An Injection Into the Calm
Most of our planet's weather, from gentle breezes to powerful thunderstorms, happens in the troposphere, the lowest layer of the atmosphere. Above it lies the stratosphere, a stable, dry, and cold realm. It's a quiet neighbourhood, largely separated from the turbulent
churn below. However, extraordinarily powerful events like massive wildfires and major volcanic eruptions can act like atmospheric elevators. The intense heat from these events creates powerful updrafts, known as pyrocumulonimbus clouds in the case of fires, that are strong enough to blast smoke, ash, and water vapour directly into the stratosphere. Once there, these materials can linger for months or even years, spreading far from their point of origin and influencing a part of the atmosphere that is usually pristine.
The Two Faces of Aerosols
The smoke and ash injected into the stratosphere are composed of tiny particles called aerosols. These particles have a dual and contradictory effect on climate. Depending on their composition, size, and colour, they can either scatter sunlight back into space, creating a cooling effect, or absorb sunlight, which warms the atmospheric layer they occupy. For example, the sulfate aerosols from many volcanic eruptions are highly reflective and are known to cause temporary global cooling. In contrast, black carbon particles from wildfire smoke are dark and efficient at absorbing heat, which can warm the stratosphere. This mix of effects is one of the primary reasons why understanding their net impact is so challenging for climate scientists.
A Surprising Moisture Connection
The stratosphere is typically very dry. However, recent studies have shown that both intense wildfires and volcanic eruptions can significantly increase its moisture content. Wildfires can directly inject water vapour along with smoke particles. Volcanoes, particularly those like the 2022 Hunga Tonga eruption, can launch enormous quantities of water directly into the upper atmosphere. Furthermore, the aerosols themselves change the environment. The warming caused by dark smoke particles can heat the tropopause—the boundary between the troposphere and stratosphere—making it easier for more water vapour from the lower atmosphere to seep into the stratosphere. These particles also act as surfaces for water vapour to condense upon, potentially affecting the formation of thin, wispy clouds in the high atmosphere.

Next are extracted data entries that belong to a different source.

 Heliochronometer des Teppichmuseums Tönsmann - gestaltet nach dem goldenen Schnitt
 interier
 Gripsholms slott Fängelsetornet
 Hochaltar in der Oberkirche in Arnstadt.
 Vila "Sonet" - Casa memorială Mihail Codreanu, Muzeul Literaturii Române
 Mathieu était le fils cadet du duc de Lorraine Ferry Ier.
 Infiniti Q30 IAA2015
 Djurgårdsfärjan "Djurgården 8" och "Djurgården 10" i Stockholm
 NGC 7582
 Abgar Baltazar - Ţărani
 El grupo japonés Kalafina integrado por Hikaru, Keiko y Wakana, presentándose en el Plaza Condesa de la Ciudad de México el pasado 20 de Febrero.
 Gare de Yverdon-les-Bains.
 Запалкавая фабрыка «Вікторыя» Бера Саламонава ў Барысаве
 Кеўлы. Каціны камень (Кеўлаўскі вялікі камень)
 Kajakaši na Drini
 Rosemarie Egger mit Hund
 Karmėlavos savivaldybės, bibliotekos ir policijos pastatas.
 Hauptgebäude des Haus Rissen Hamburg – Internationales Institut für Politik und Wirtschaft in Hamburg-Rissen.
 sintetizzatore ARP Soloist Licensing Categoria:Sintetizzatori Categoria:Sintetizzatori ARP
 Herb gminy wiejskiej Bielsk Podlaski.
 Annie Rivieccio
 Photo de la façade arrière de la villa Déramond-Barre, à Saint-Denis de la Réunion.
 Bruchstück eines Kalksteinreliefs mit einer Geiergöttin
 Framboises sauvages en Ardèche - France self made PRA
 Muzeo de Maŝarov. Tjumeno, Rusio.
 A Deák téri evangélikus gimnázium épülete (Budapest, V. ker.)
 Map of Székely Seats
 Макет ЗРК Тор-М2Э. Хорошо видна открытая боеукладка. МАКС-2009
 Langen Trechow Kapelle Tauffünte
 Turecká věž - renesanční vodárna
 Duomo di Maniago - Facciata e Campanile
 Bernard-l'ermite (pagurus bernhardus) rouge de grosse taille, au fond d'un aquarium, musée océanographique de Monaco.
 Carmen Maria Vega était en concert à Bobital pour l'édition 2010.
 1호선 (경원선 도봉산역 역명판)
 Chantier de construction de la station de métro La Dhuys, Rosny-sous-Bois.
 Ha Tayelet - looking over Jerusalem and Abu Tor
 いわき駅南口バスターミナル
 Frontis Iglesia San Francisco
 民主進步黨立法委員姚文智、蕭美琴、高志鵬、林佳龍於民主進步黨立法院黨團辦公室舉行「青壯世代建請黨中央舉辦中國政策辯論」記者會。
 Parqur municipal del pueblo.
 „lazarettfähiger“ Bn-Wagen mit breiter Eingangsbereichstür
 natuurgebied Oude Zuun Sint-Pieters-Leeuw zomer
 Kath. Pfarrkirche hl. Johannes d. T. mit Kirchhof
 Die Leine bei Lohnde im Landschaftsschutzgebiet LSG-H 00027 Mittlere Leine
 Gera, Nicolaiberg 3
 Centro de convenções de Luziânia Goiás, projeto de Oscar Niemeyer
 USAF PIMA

Warming, Cooling, or Just Complicated?
So, does this interaction 'improve' things? The term is tricky because the effects are a mixed bag. On one hand, some aerosols reflect sunlight, which is a cooling effect. On the other hand, some absorb heat, causing localized warming. The addition of water vapour, itself a potent greenhouse gas, further complicates the picture. Increased water vapour in the stratosphere can trap heat and also participate in chemical reactions that deplete the ozone layer. Research following the 2019-2020 Australian wildfires showed that the smoke caused a significant warming of the stratosphere, while the aerosols also altered radiation patterns. The net effect is not a simple thermostat switch but a series of interconnected impacts that can vary greatly from one event to the next.
The Science of Uncertainty
The headline's caution against 'overstated climate certainty' is crucial here. The interaction between aerosols and clouds is one of the single largest sources of uncertainty in all climate projections. These effects are incredibly difficult to model. The exact composition of smoke changes depending on what is burning, volcanic plumes differ in their gas and ash content, and the processes occur in a part of the atmosphere that is difficult to study directly. While scientists can observe the immediate cooling after a major eruption like Pinatubo in 1991, the long-term, subtle effects of wildfire smoke and increased stratospheric water vapour are much harder to pin down. These events provide vital natural experiments, but each one reveals more complexity rather than simple answers.